Records from a dataset:

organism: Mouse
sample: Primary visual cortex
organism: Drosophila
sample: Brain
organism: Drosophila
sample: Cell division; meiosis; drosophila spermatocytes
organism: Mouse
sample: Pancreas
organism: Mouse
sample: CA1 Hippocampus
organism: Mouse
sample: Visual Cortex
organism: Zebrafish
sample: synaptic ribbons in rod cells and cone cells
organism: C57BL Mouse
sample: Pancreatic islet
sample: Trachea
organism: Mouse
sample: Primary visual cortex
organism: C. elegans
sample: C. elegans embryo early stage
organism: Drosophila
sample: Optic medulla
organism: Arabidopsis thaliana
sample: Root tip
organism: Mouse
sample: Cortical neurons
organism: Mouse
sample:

==

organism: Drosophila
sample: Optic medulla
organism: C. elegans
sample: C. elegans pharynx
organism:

### [Your task]
Out of the data above, set down the lines from the one with "sample: Visual Cortex" to the one with "sample: Cortical neurons", both included, exactly as written and with no additions.

### [Solution to this exercise]
sample: Visual Cortex
organism: Zebrafish
sample: synaptic ribbons in rod cells and cone cells
organism: C57BL Mouse
sample: Pancreatic islet
sample: Trachea
organism: Mouse
sample: Primary visual cortex
organism: C. elegans
sample: C. elegans embryo early stage
organism: Drosophila
sample: Optic medulla
organism: Arabidopsis thaliana
sample: Root tip
organism: Mouse
sample: Cortical neurons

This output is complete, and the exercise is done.